More information about my environment:

SO: Linux Ubuntu 20.04
Python version: 3.8.5
tensorflow version: 2.4.1
CUDA version: 11.0
Nvidia Driver Version: 450.119.03.
GPU: Quadro P5200

Please let me know if you need additional information.
Thank you.

mthrok · 2021-06-21T13:59:49Z

@mcanan Thanks. Can you replace import augly.audio as audaugs with import torch and see that happens?

mcanan · 2021-06-21T14:23:19Z

It doesn't fail:

python3 -c "import tensorflow; import torch"
2021-06-21 10:18:58.630042: I tensorflow/stream_executor/platform/default/dso_loader.cc:49] Successfully opened dynamic library libcudart.so.11.0

In the other case the output is this:

python3 -c "import tensorflow; import augly.audio as audaugs"
2021-06-21 10:18:45.234129: I tensorflow/stream_executor/platform/default/dso_loader.cc:49] Successfully opened dynamic library libcudart.so.11.0
Segmentation fault (core dumped)

mthrok · 2021-06-21T15:01:32Z

Oh that's interesting. Can you run python -m 'torch.utils.collect_env' and report the output?
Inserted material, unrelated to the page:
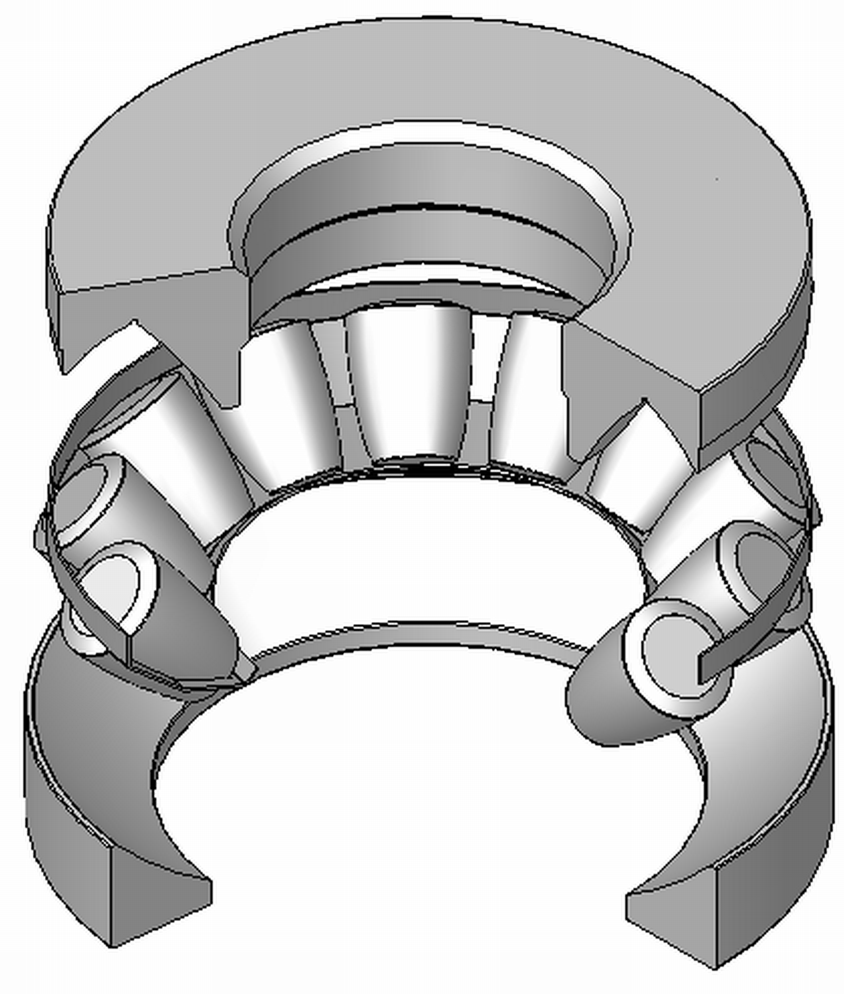 Axialpendelrollenlager, zerlegbar, Blechkaefig aus Stahl, Explosionsdarstellung, 120°Schnitt, Hinweis: Innenaufbau des Lagers (insbesondere des Kaefigs) variiert je nach Hersteller und Baugroesse rolling contact bearings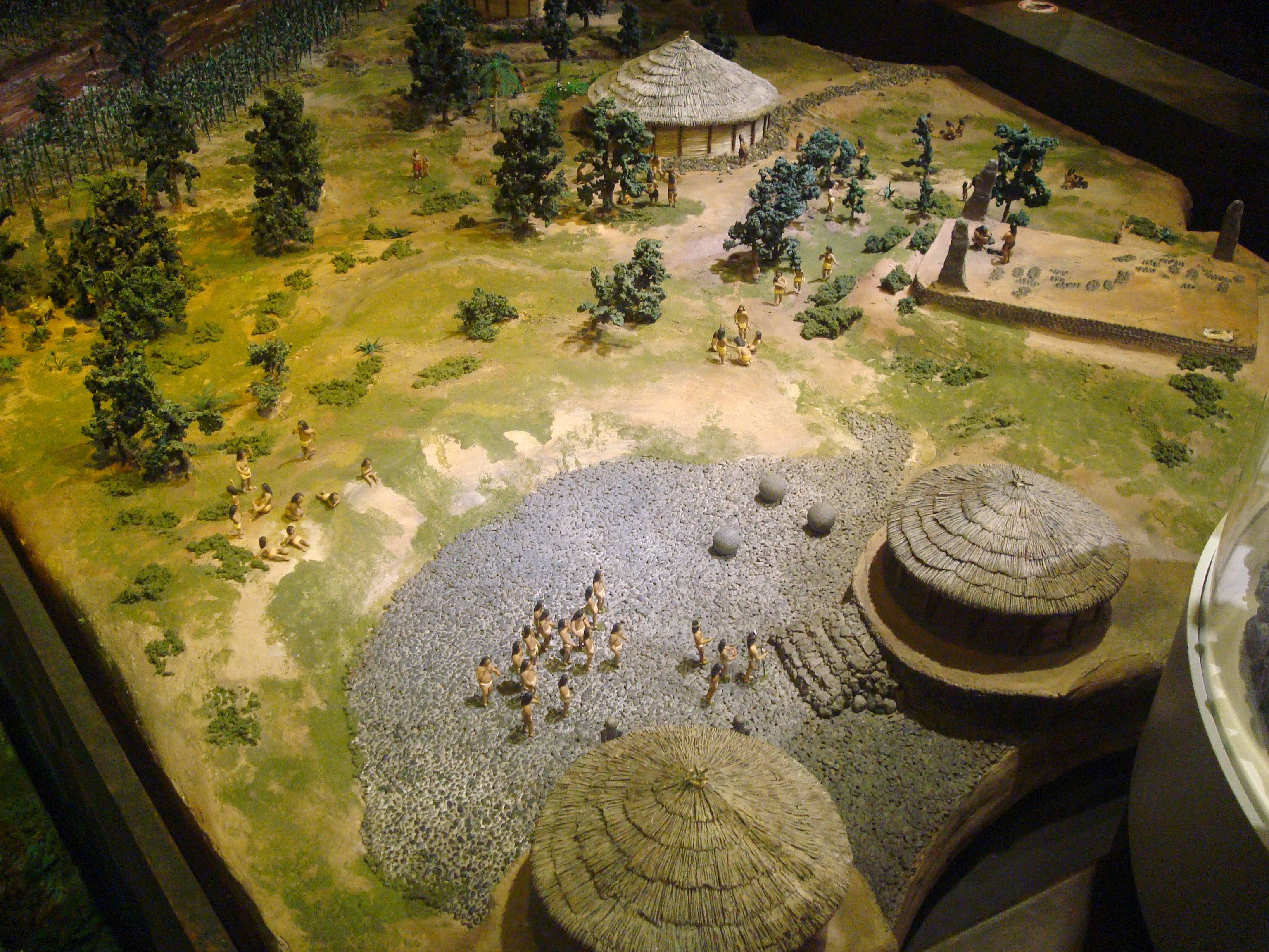 Diorama del Museo del Oro Precolombino que representa un asentamiento de la cultura del Diquís, en el Pacífico Sur de Costa Rica.

mcanan · 2021-06-21T15:07:15Z

Collecting environment information...
PyTorch version: 1.8.1+cu102
Is debug build: False
CUDA used to build PyTorch: 10.2
ROCM used to build PyTorch: N/A

OS: Ubuntu 20.04.1 LTS (x86_64)
GCC version: (Ubuntu 9.3.0-17ubuntu1~20.04) 9.3.0
Clang version: Could not collect
CMake version: version 3.16.3

Python version: 3.8 (64-bit runtime)
Is CUDA available: True
CUDA runtime version: Could not collect
GPU models and configuration: GPU 0: Quadro P5200
Nvidia driver version: 450.119.03
cuDNN version: Could not collect
HIP runtime version: N/A
MIOpen runtime version: N/A

Versions of relevant libraries:
[pip3] numpy==1.20.2
[pip3] torch==1.8.1
[pip3] torchaudio==0.8.1
[conda] Could not collect

mthrok · 2021-06-21T15:22:21Z

Do you use CUDA from both TF and PyTorch?

The original issue description says Only happens on CUDA 11.0. (and I am interpreting this as The issue does not happen on CPU-version of PyTorch).
If you do not use PyTorch for DL-related stuff, as a workaround, it might work to replace the CUDA-enabled PyTorch with one without it.
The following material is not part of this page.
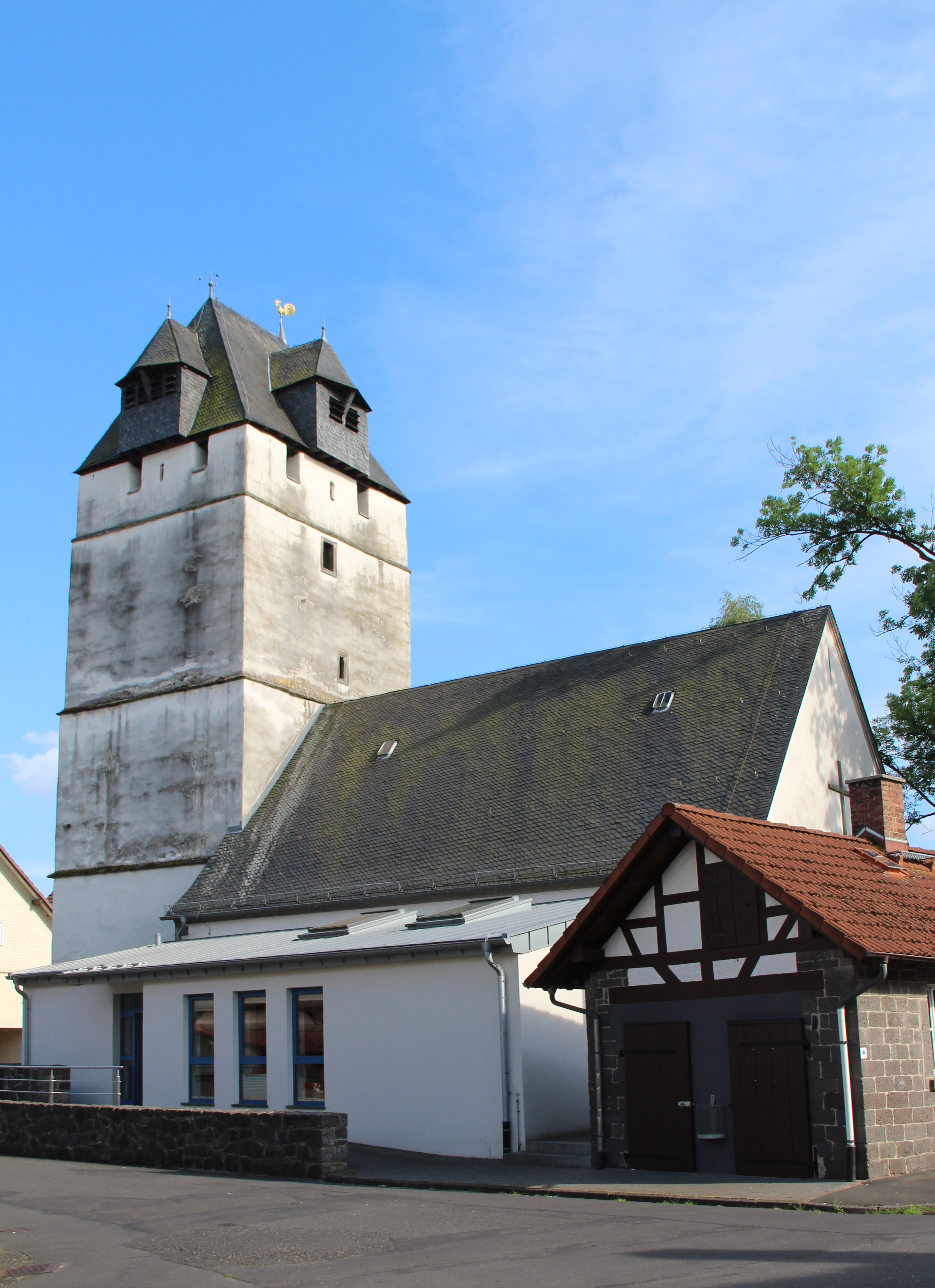 Evangelische Kirche von Nordwesten. Am rechten Bildrand das gelegentlich noch genutzte Backhaus.

mcanan · 2021-06-21T15:35:46Z

We don't use PyTorch. We use only TF for DL.
We wanted to test the new AugLy library to test the audio augmentations and we installed it. PyTorch is installed during the AugLy installation.
How can we replace the CUDA enabled PyTorch for the other one?
Should't it be done during AugLy installation?
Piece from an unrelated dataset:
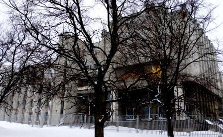 Бывшее здание районного комитета КПСС (Октябрьский район) на Октябрьском проспекте в Петрозаводске. С середины 1990-х годов размещается детская музыкальная школа имени Синисало.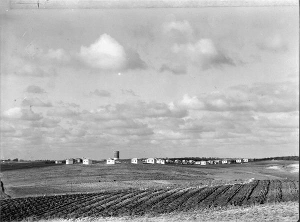 כפר מרמורק - מושב תימנים

mthrok · 2021-06-21T15:42:50Z

So first uninstall PyTorch and torchaudio pip uninstall torch torchaudio then install the right version of torch and torchaudio.

To install torch, something like pip3 install torch==1.8.1+cpu torchaudio==0.8.1 will work but the best way to find the correct command is to go to https://pytorch.org/get-started/locally/#start-locally and choose the right configuration for you.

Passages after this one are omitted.